そう思って森へと逃げていたのだが――、森へ入る直前で追いつかれてしまった。
後ろから肩を掴まれ、追って来た男の方へと力づくで振り向かされる。衣服と同じ純白の帽子が、ピンクの髪から落ちる。
「へへっ。嬢ちゃん、観念するんだな」
下卑た男が、下卑た表情を浮かべて笑う。掴んだ男の後ろに四人の男がいるが、全員が似た表情を浮かべていた。
「……帰らせて、ください」
必死に逃げて来たため、息は荒く目は潤んでいる。
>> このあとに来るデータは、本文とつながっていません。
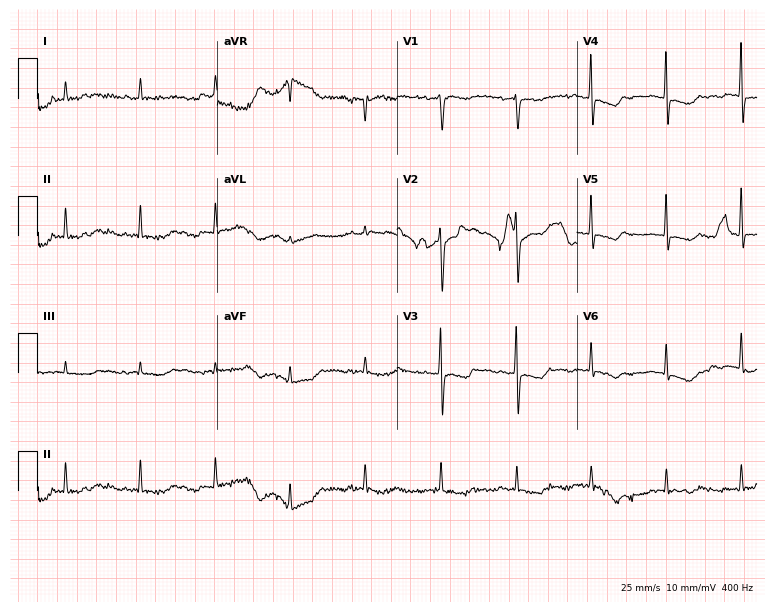
ECG — a female, 85 years old. Labelled as a normal ECG.
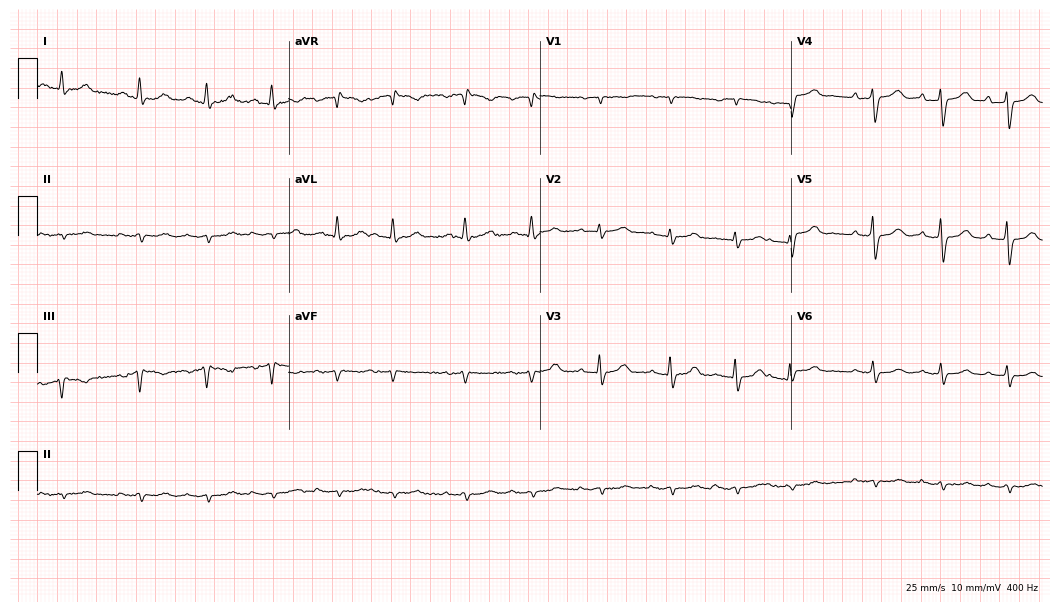
12-lead ECG from a 77-year-old female. Labelled as a normal ECG.

それだけでなく、恐怖で泣きそうなのだ。睨んででもいなければ、涙がこぼれ落ちそうだった。
「は、そうは行くかよ。僧侶様を危険な荒野を一人歩かせるわけにゃいかねぇさ」
掴まれた肩を見れば、土なのか垢なのか、汚れてしまった。あぁ、嫌だ。せっかく僧侶になれた晴れの日なのに。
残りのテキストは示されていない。